> [Exercise goal]: Word for word, set down the lines from the one that contains "Metro Bir-Hakeim, Paris, France." through the final line of the data; no pictures belong in the copy.
Data listing START
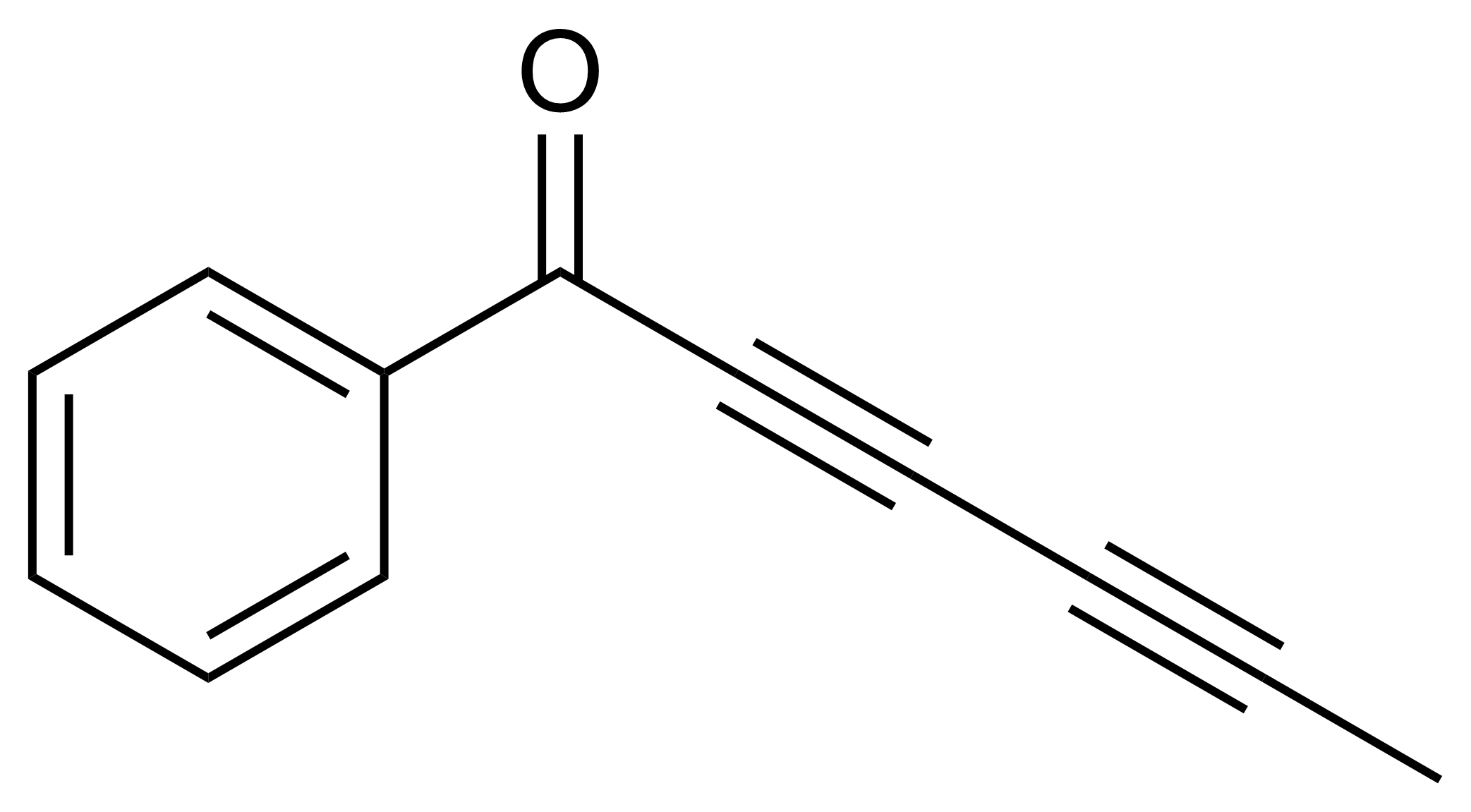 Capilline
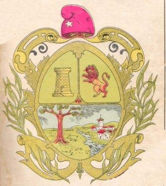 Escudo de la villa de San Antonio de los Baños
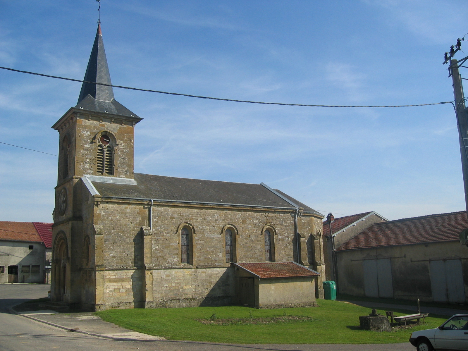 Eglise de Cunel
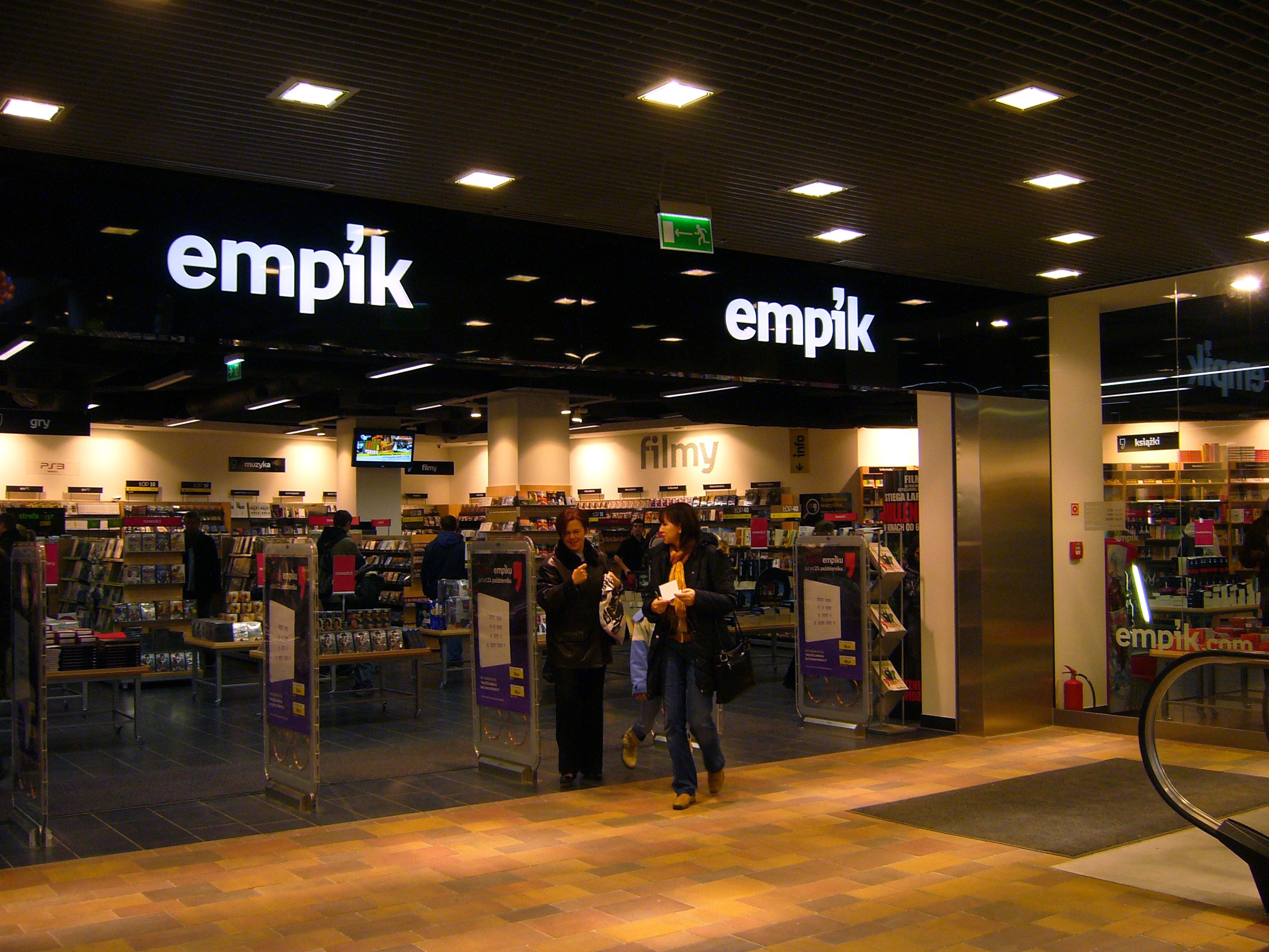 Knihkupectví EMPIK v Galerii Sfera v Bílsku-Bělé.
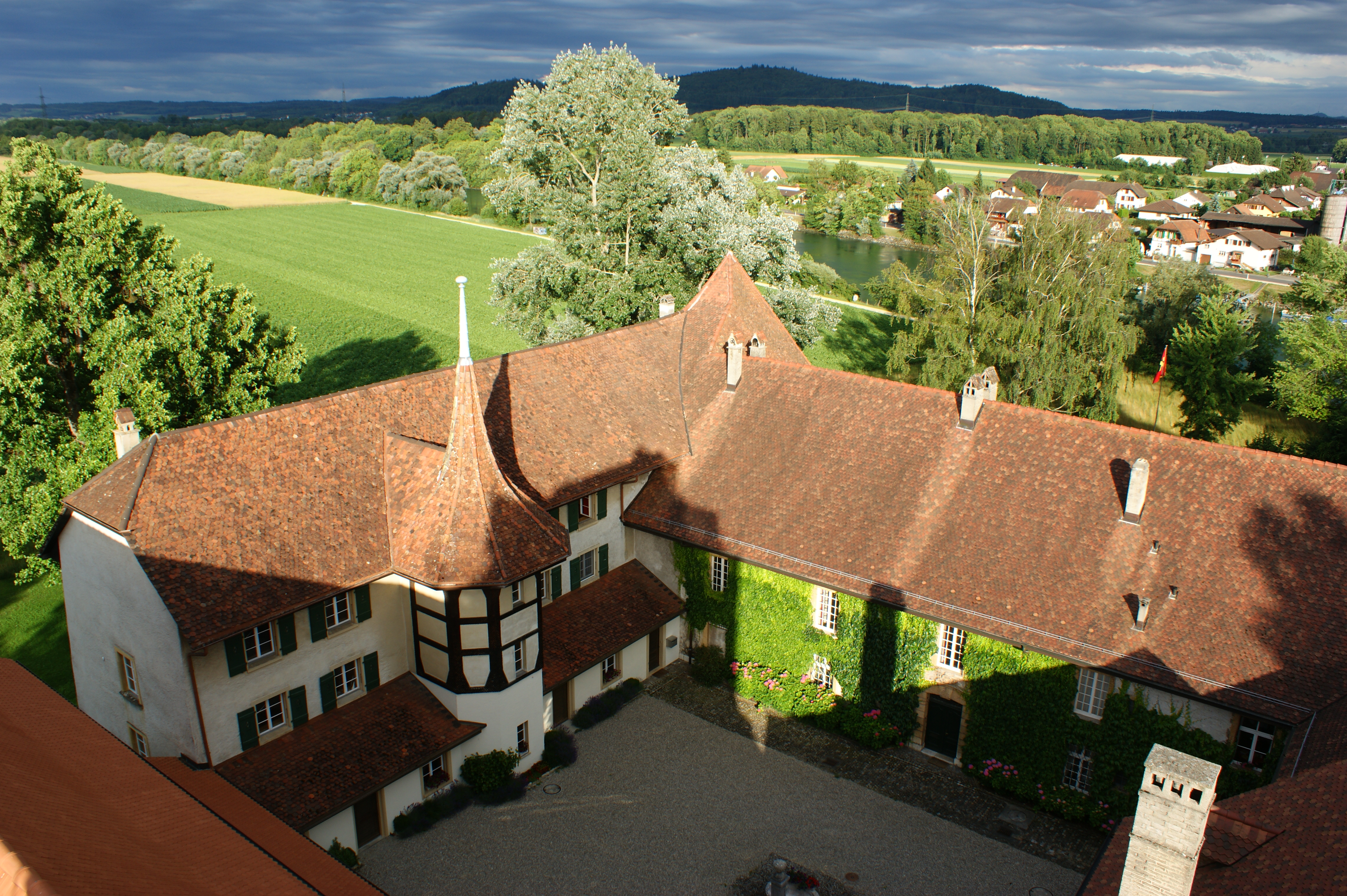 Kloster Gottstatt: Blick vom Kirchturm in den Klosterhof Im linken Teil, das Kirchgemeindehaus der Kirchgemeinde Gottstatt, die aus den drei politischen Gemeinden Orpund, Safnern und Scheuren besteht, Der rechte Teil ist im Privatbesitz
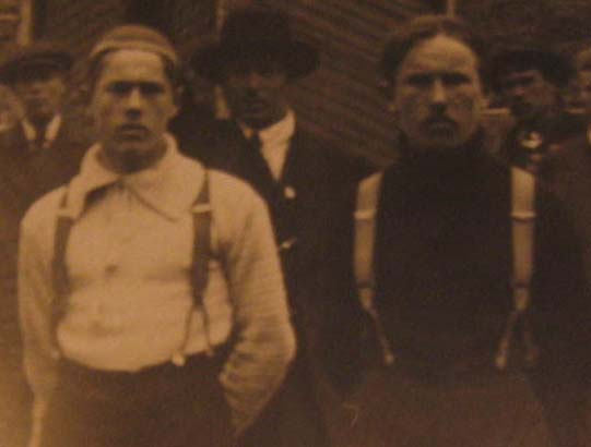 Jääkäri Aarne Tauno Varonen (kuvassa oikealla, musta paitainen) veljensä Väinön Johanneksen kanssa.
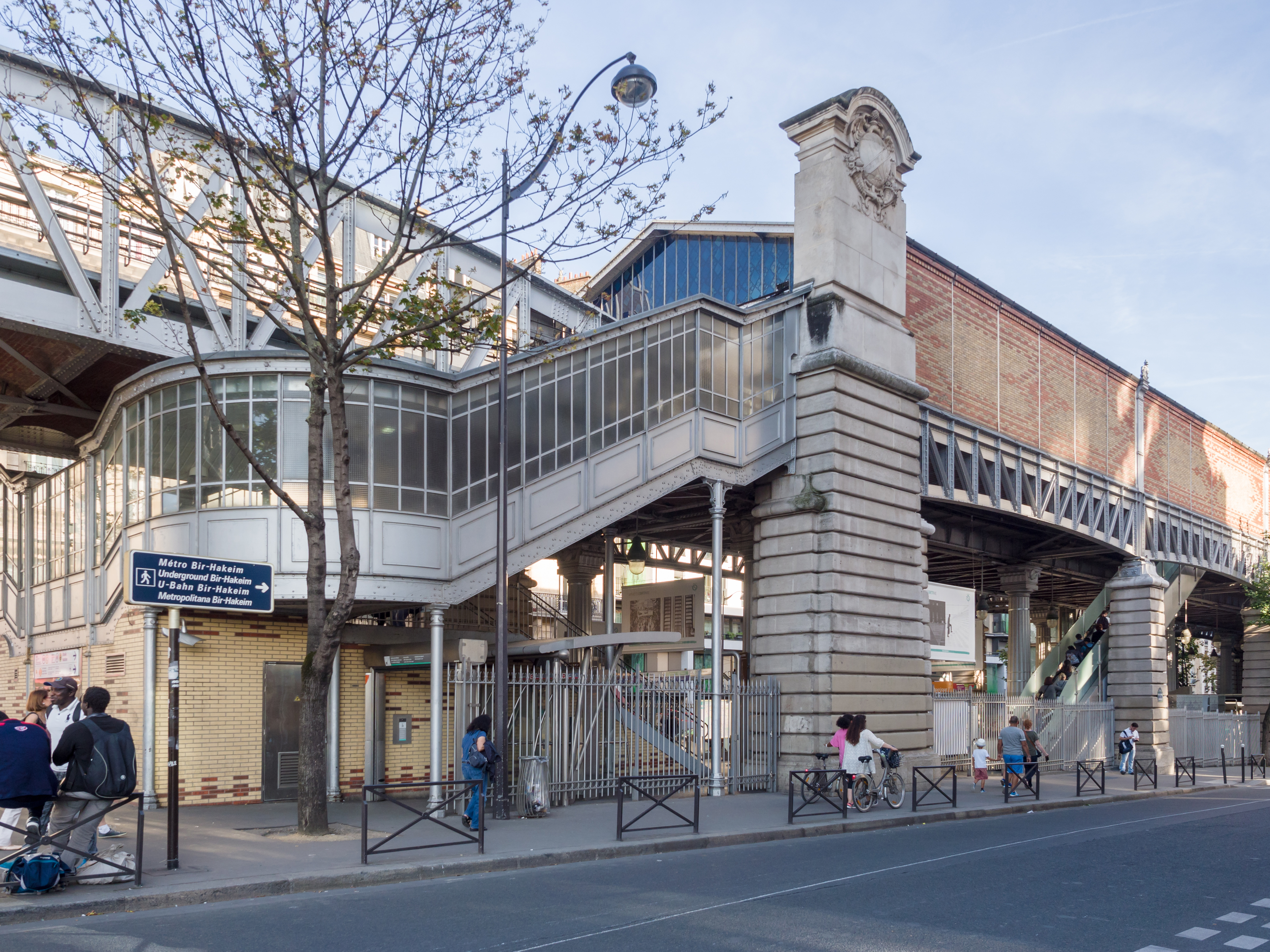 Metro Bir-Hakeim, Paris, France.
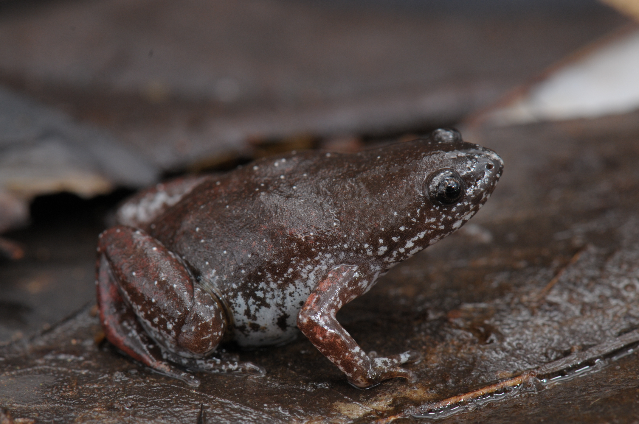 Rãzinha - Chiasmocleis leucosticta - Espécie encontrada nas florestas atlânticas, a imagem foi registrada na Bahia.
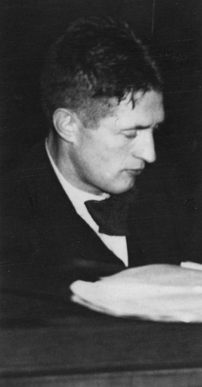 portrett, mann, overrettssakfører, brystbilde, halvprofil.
Data listing END
> [Your response]:
 Metro Bir-Hakeim, Paris, France.
 Rãzinha - Chiasmocleis leucosticta - Espécie encontrada nas florestas atlânticas, a imagem foi registrada na Bahia.
 portrett, mann, overrettssakfører, brystbilde, halvprofil.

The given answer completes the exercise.